将kafkajson消息转换为case类,并使用使用playjson的rdd方法将其保存到cassandra

yacmzcpb  于 2021-05-29  发布在  Spark
关注(0)|答案(0)|浏览(213)

我是spark流媒体的新手。我的要求是:我有以下格式的json:

{"brand":"blowfish","category":"shoes","description":"Blowfish Women's Hiro Whiskey Dcpu Ankle-high Synthetic Sandal - 8m","mode":"visa signature","orditems":"3","productcode":"404e242a-070f-4fbb-a271-489c92049b05","unitprice":"7630"}

现在我的项目需求是使用playjson和rdd方法,我必须将其存储到cassandra表中。table:transction_table. keyspace:krios .i 我能够实现它使用Dataframe。

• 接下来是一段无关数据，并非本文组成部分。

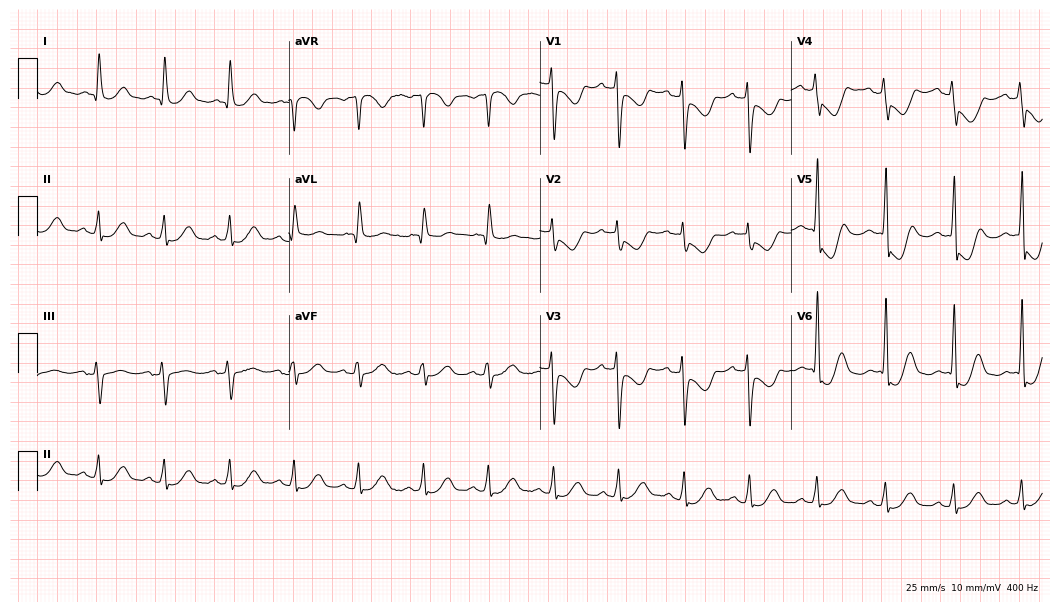
12-lead ECG from a female, 76 years old (10.2-second recording at 400 Hz). No first-degree AV block, right bundle branch block (RBBB), left bundle branch block (LBBB), sinus bradycardia, atrial fibrillation (AF) or sinus tachycardia recorded for this tracing.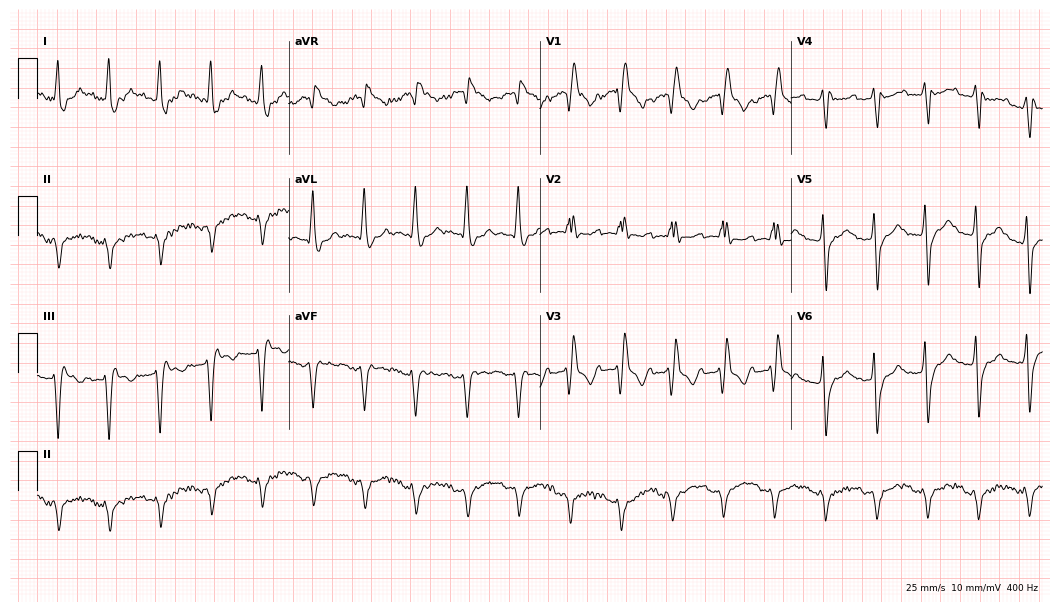
ECG — a 54-year-old male patient. Findings include right bundle branch block, sinus tachycardia (a sinus rate of 100 beats per minute or more).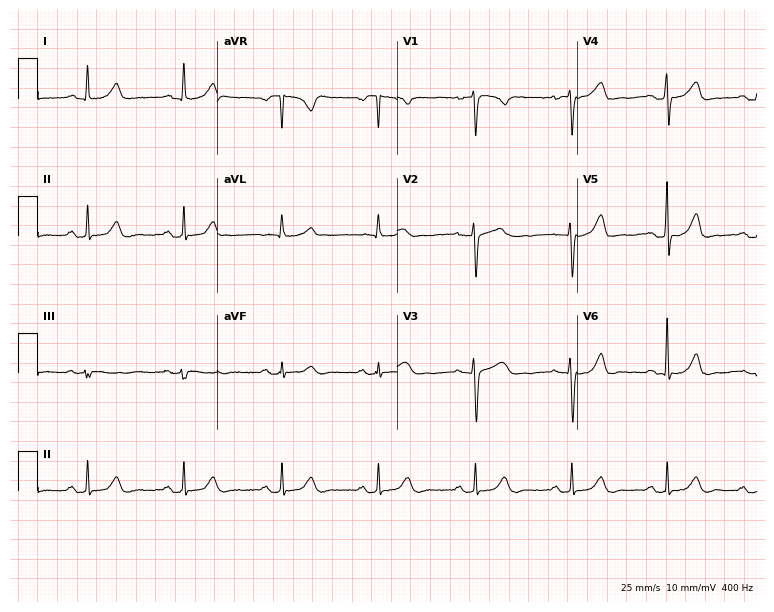
ECG (7.3-second recording at 400 Hz) — a 39-year-old female patient. Labelled as a normal ECG.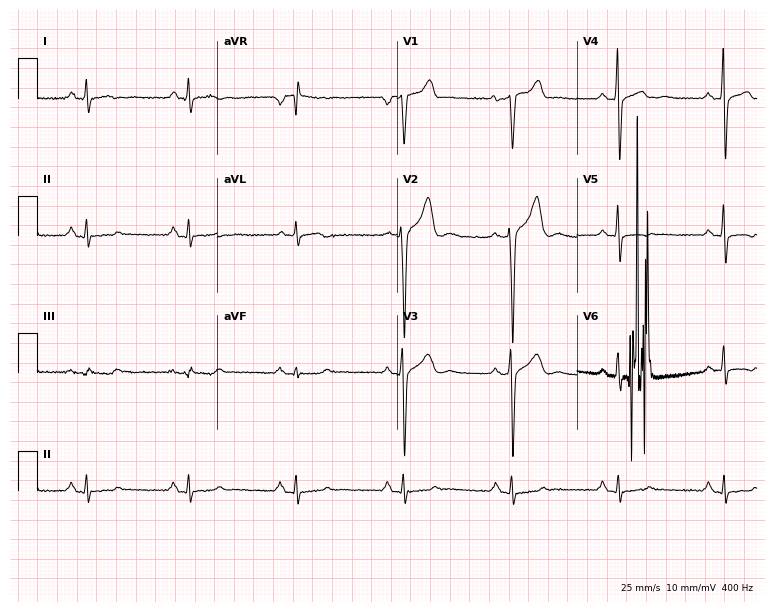
Standard 12-lead ECG recorded from a 49-year-old male (7.3-second recording at 400 Hz). None of these six findings is recorded: first-degree AV block, right bundle branch block (RBBB), left bundle branch block (LBBB), sinus bradycardia, atrial fibrillation (AF), sinus tachycardia.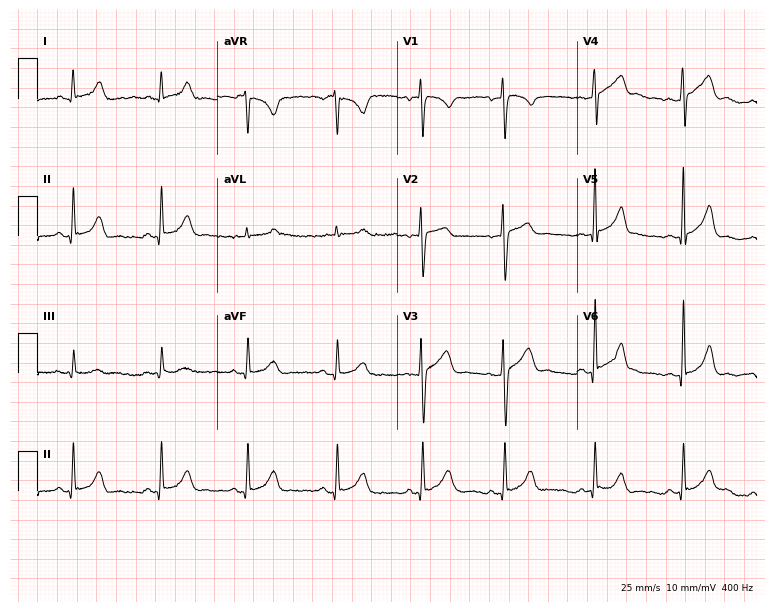
Standard 12-lead ECG recorded from a 29-year-old woman (7.3-second recording at 400 Hz). Read as a normal ECG.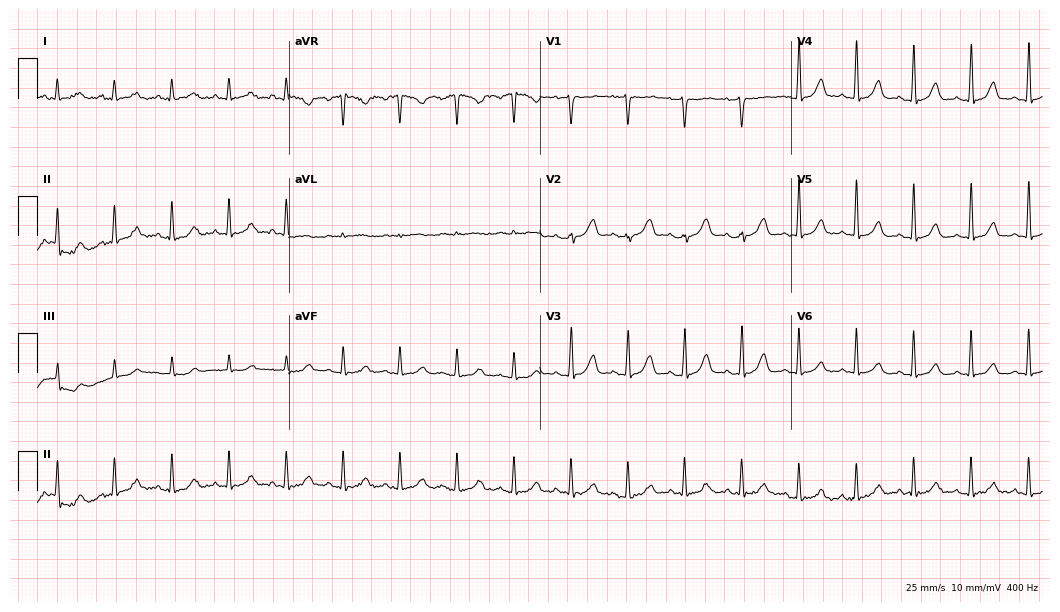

但根据设计,我们必须遵循rdd方法和案例类。
在把json转换成case类之后,我没有得到“savetocassandra”方法。
这是我的示例代码:

import TransctionCoreClass.TransctionData
import com.datastax.spark.connector.cql.CassandraConnector
import com.typesafe.config.ConfigFactory
import org.apache.log4j.{Level, Logger}
import org.apache.spark.sql.SparkSession
import org.apache.spark.sql.types.{DoubleType, StringType, StructField, StructType}
import org.apache.spark.streaming.{Seconds, StreamingContext}
import org.apache.spark.streaming.kafka010.{ConsumerStrategies, KafkaUtils}
import org.apache.spark.streaming.kafka010.LocationStrategies.PreferConsistent
import play.api.libs.json._
import play.api.libs.functional.syntax._
import com.datastax.spark.connector.streaming._
import play.api.libs.functional.syntax._
import play.api.libs.json.{JsPath, Json, Reads, Writes}

object TransctionCoreRDDFormat {

  Logger.getLogger("org").setLevel(Level.OFF)
  Logger.getLogger("org.apache.spark.streaming.kafka010").setLevel(Level.OFF)
 case class TransctionData(productcode:String,description:String,brand:String,category:String,unitprice:String,orditems:String,mode:String)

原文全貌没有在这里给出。